> What you will do
Of the entries below, copy only those lines that contain the word "organism".

Records from a data collection:
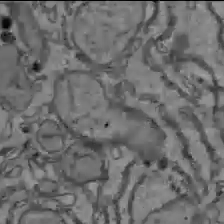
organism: C57BL Mouse
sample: Liver
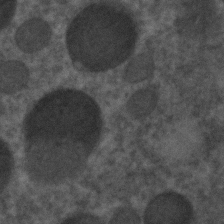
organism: C. elegans
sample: C. elegans embryo
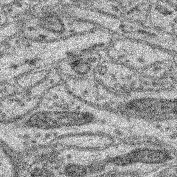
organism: Mouse
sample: Retina
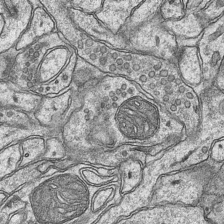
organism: Mouse
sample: CA1 Hippocampus
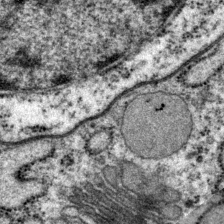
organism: P. pacificus
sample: Pharynx
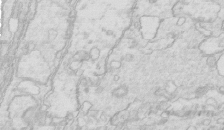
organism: Mouse
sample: Multiciliated cells
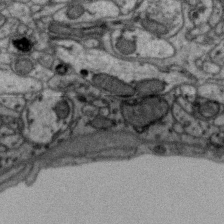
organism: Zebra finch
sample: Brain
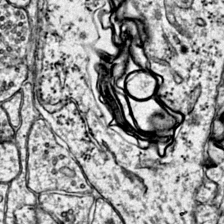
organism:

> Response below
organism: C57BL Mouse
organism: C. elegans
organism: Mouse
organism: Mouse
organism: P. pacificus
organism: Mouse
organism: Zebra finch
organism:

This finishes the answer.